Standard A(HCL)/B(NaOH), freezer precip, recycle solvents. Everything gets turned into Changa.

-acidic soak/stir/heat (stirrer/hot plate)...usually phoshporic acid; pH 3
-combined, decanted, filtered, reduced
-based with calcium hydroxide; mhrb/lime mass dried completely and turned into fine powder
-pull with limonene (heated & stirred)
-salt with FASW, FASI or vinegar...(FASI the last few times; vinegar next time, to try the acetate boil off technique)
-base results with 2 parts calcium hydroxide; react, then dry completely
-pull with IPA or heptane

This next time will be something like this:

-vinegar or phos acid solution soak/stir/heat
-base with lime
-pull with limonene (heat & stir)
-salt with vinegar
-"heat off" acetates
-fuse freebase goo into caapi leaf, mullein & blue lily petals

2 pans 1 for reducing as I go one for bark simmering.

Lots of water with the bark with a couple of dashes of citric acid, followed by 2-3 days of boiling and reducing until no colour is being pulled from the bark

Fridge overnight, then filtered, then based with NaOH, then exausted with naphtha, then exausted with limonene/FASW to store as fumerate for adding to aya .

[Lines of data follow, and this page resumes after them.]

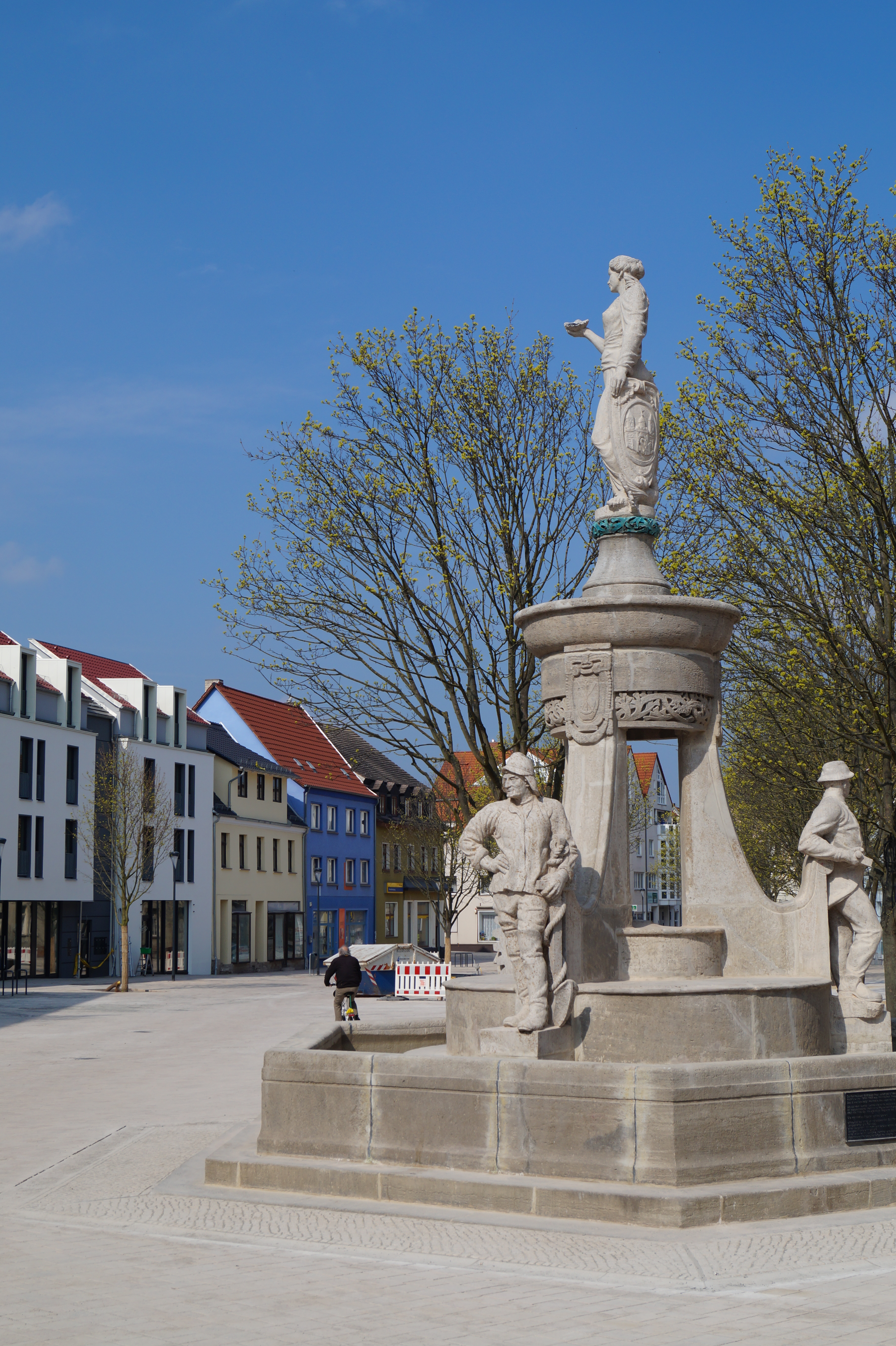 Der Brunnen wurde am 6. September 1908 der Öffentlichkeit übergeben, 2014 restauriert und 2015 wieder aufgestellt.
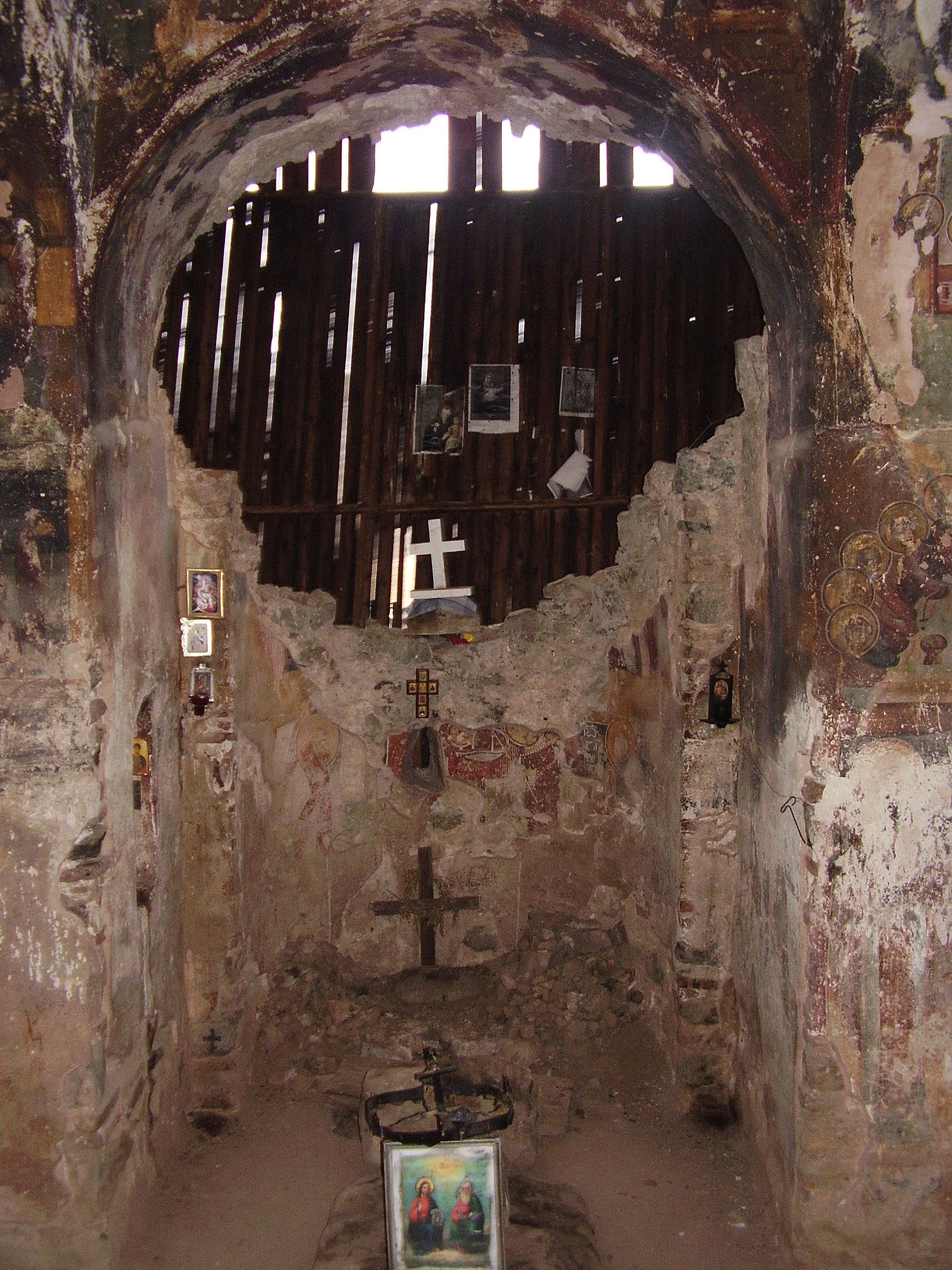 Църквата Свети Тодор - гр.Бобошево
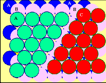 Vrstevná chyba.
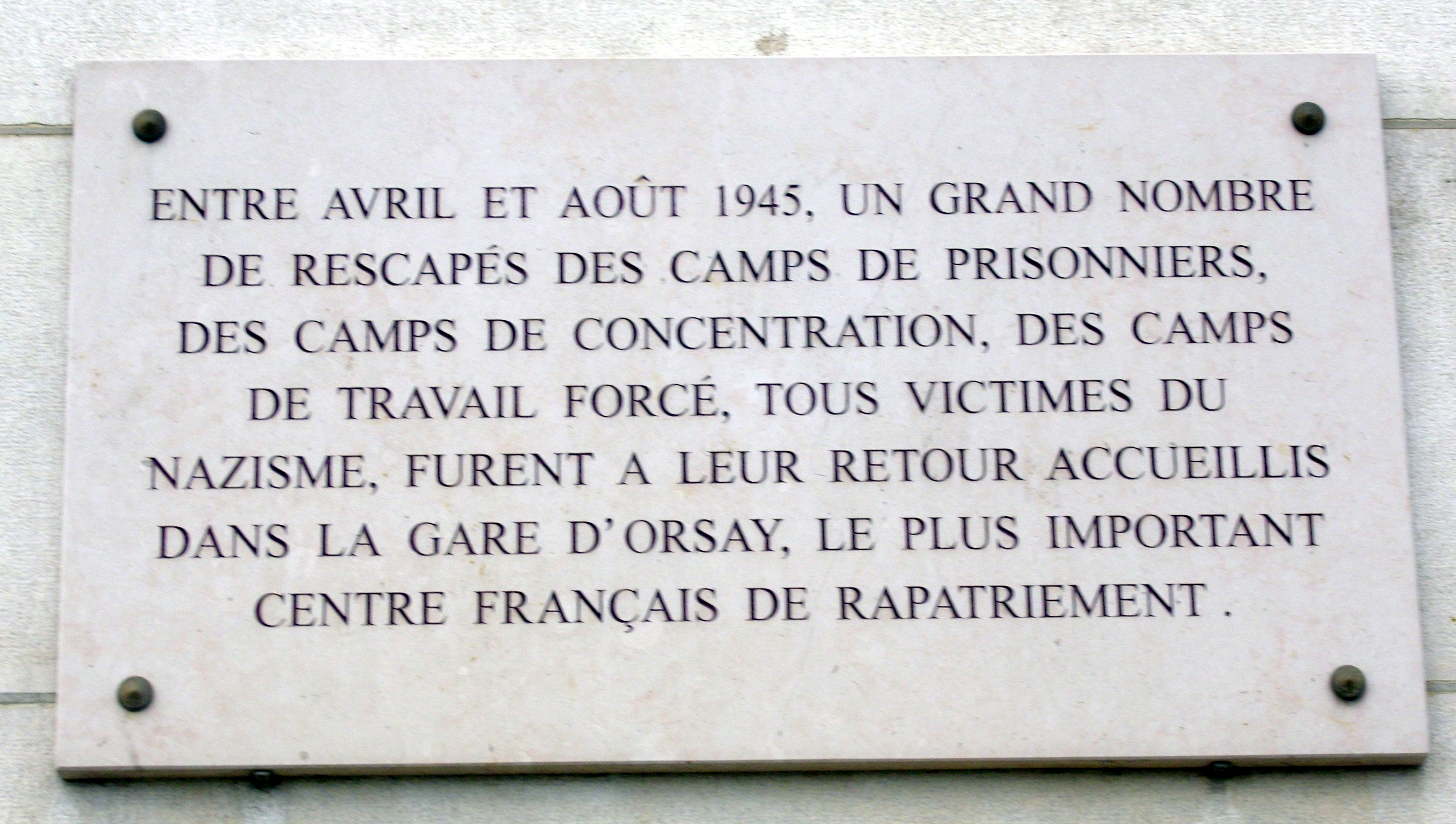 Μουσείο Ορσέ: Αναμνηστική πλάκα επαναπατρισμού κρατουμένων από τη Ναζιστική Γερμανία
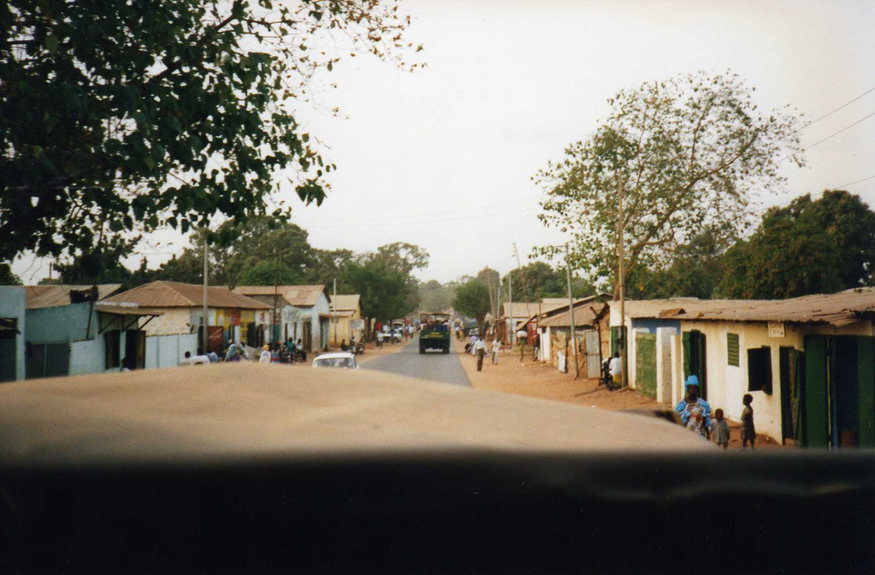 Sukuta
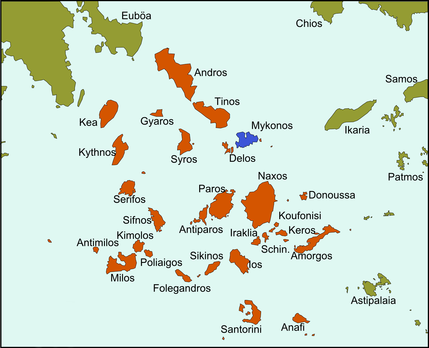 Lage der Insel Mykonos in den Kykladen
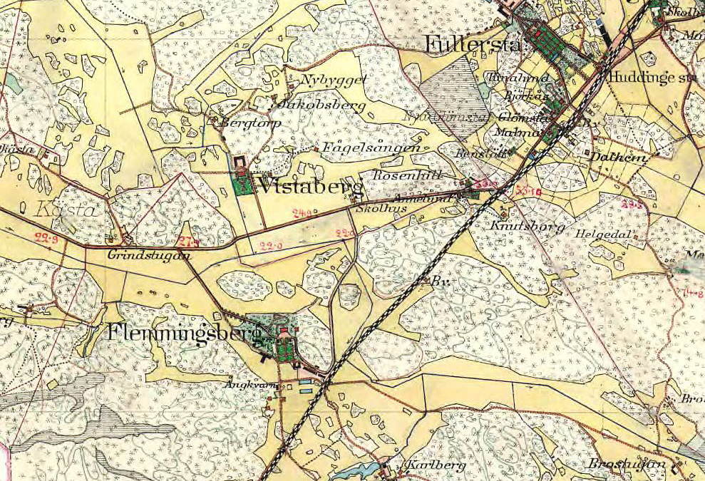 gårdarna Fullersta, Vistaberg, Flemingsberg
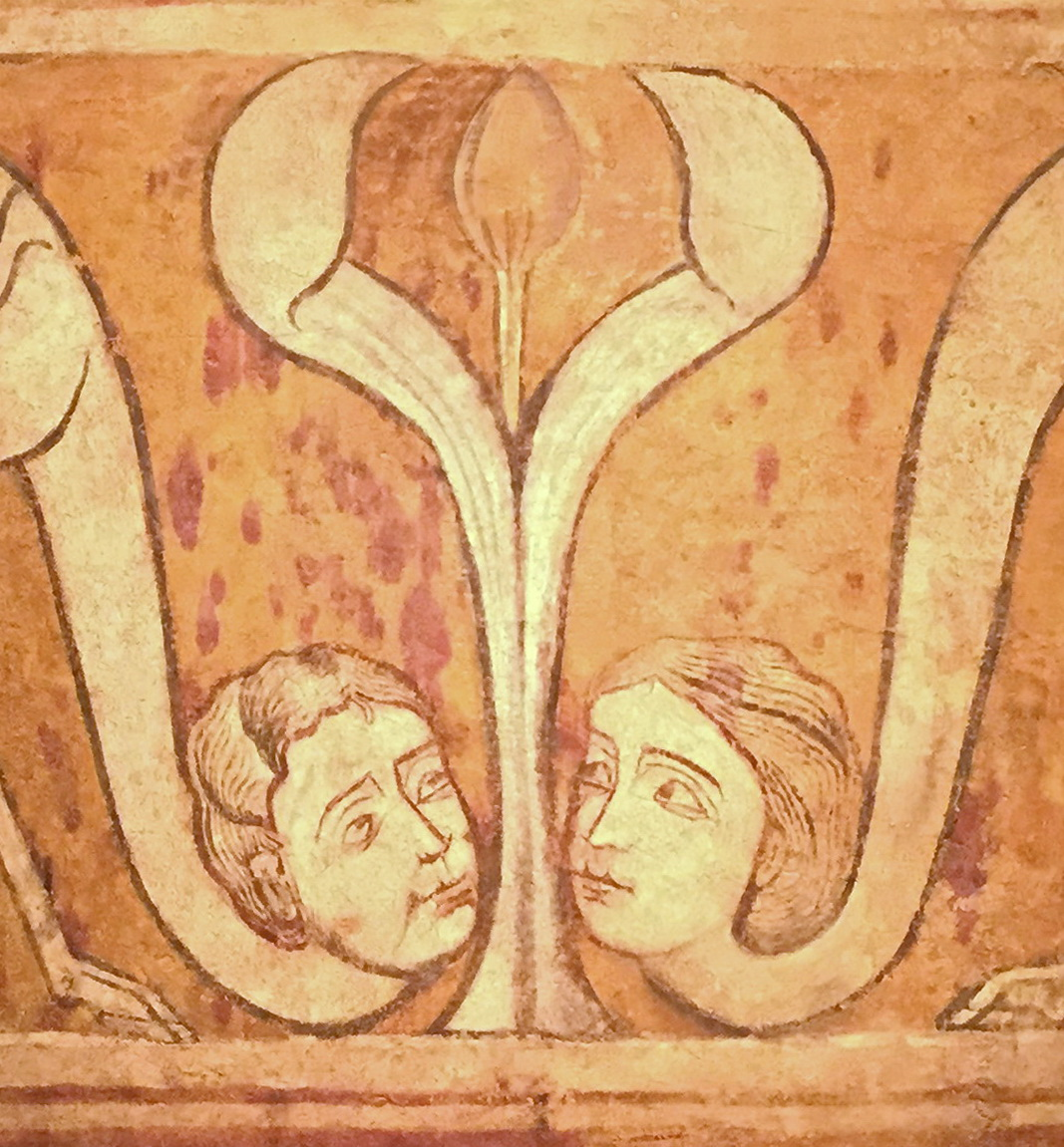 Detall dels caps
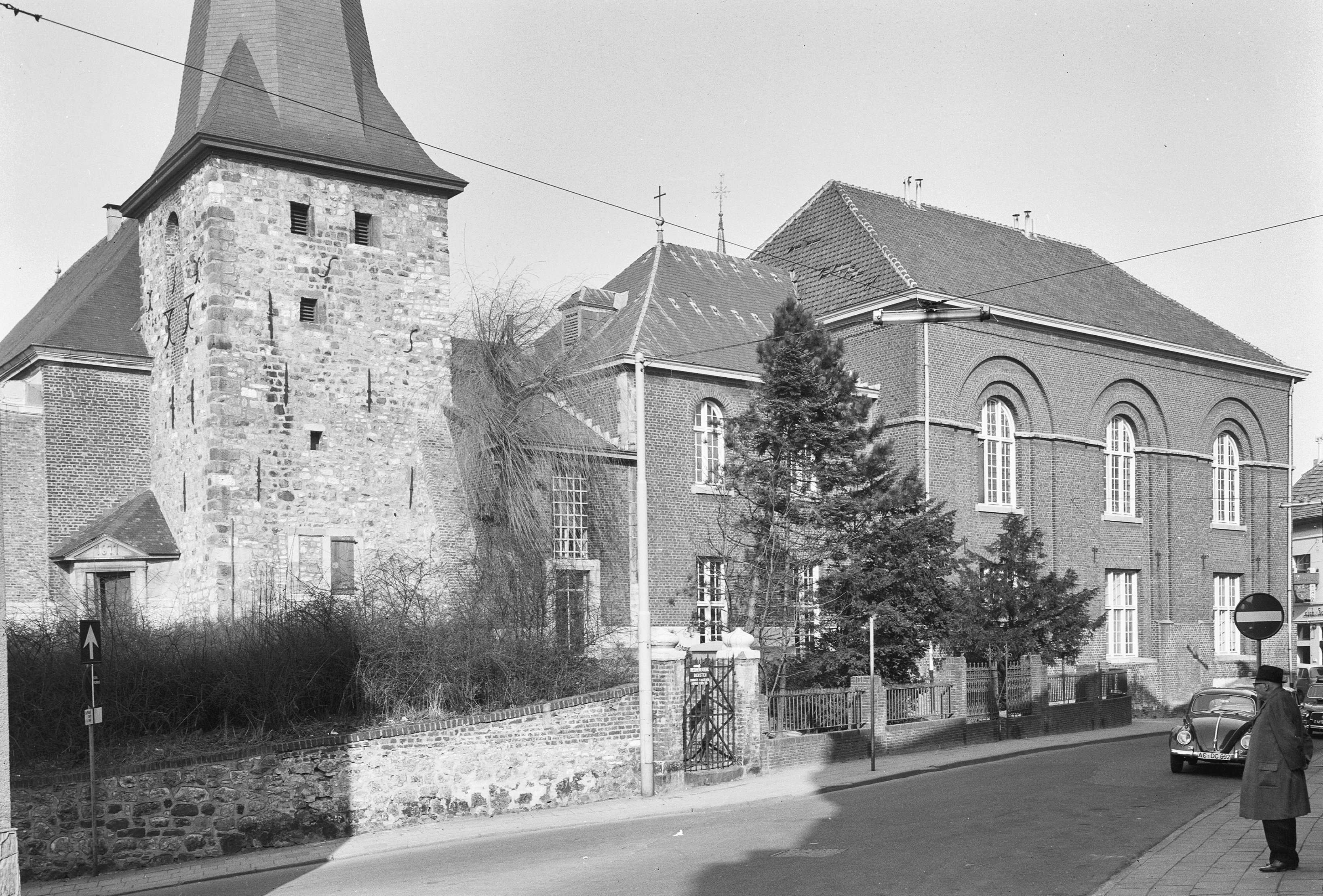 Nederlands Hervormde Kerk: exterieur, Kerkstraat 47
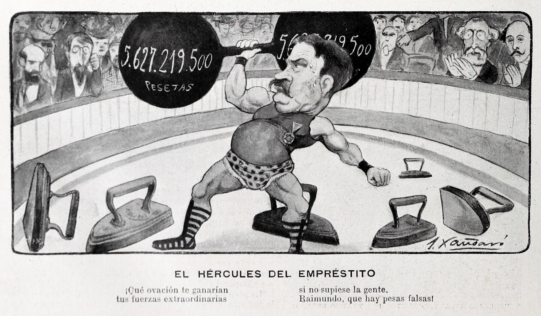 El Hércules del empréstito. ¡Qué ovación te ganarían tus fuerzas extraordinarias si no supiese la gente, Raimundo, que hay pesas falsas!
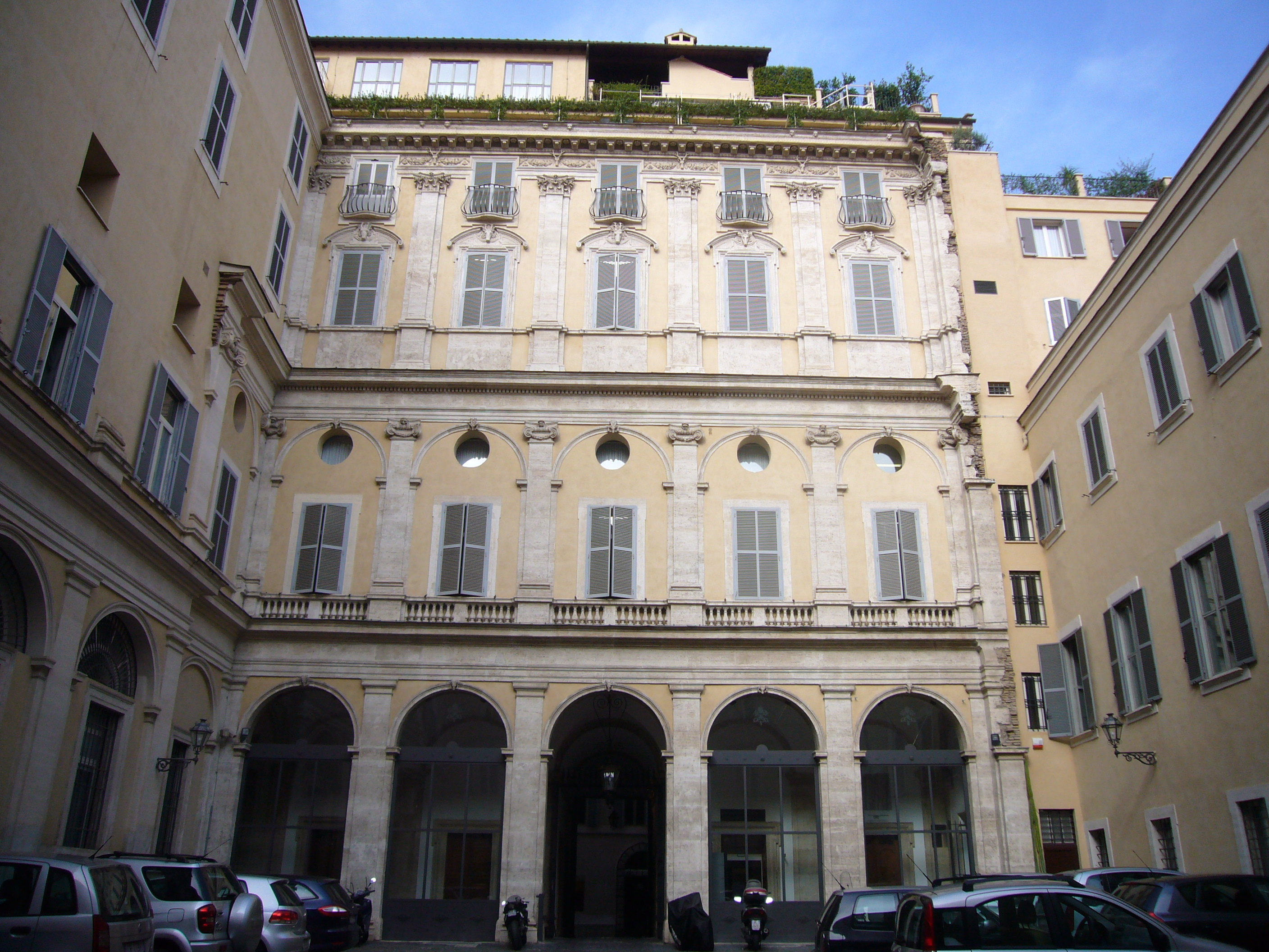 Roma, palazzo Maffei Marescotti oggi del Vicariato, cortile

Naphtha pulls to be cooled very slowly for nice clear swords first time round

Currently SWIM is working on polishing the following procedure:

1. CSLE with acidified 91% IPA. Later IPA is recycled.
2. Heptane defat. Heptane is recycled later.
3. Basification to ~11 with lye.
4. 3-4 heptane pulls with a sep funnel.
5. Reducing combined pulls in a distillator to ~1/5th of the starting volume.
6. Freeze-precip.
7. Re-x (most often not necessary).

So far, this is the most time/material/energy-efficient procedure of all that SWIM tried (STB, A/B, Panoramix). With 50g of mhrb it takes less than 8 hours before the solvent is freeze-precipping.